* _Source records_
--*--
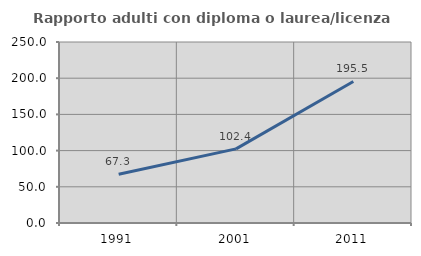
| Category | Rapporto adulti con diploma o laurea/licenza media  |
|---|---|
| 1991.0 | 67.317 |
| 2001.0 | 102.419 |
| 2011.0 | 195.477 |
--*--
* _Work to be completed_
Copy every line above exactly; images stay out.

* _Solution for this problem_
| Category | Rapporto adulti con diploma o laurea/licenza media  |
|---|---|
| 1991.0 | 67.317 |
| 2001.0 | 102.419 |
| 2011.0 | 195.477 |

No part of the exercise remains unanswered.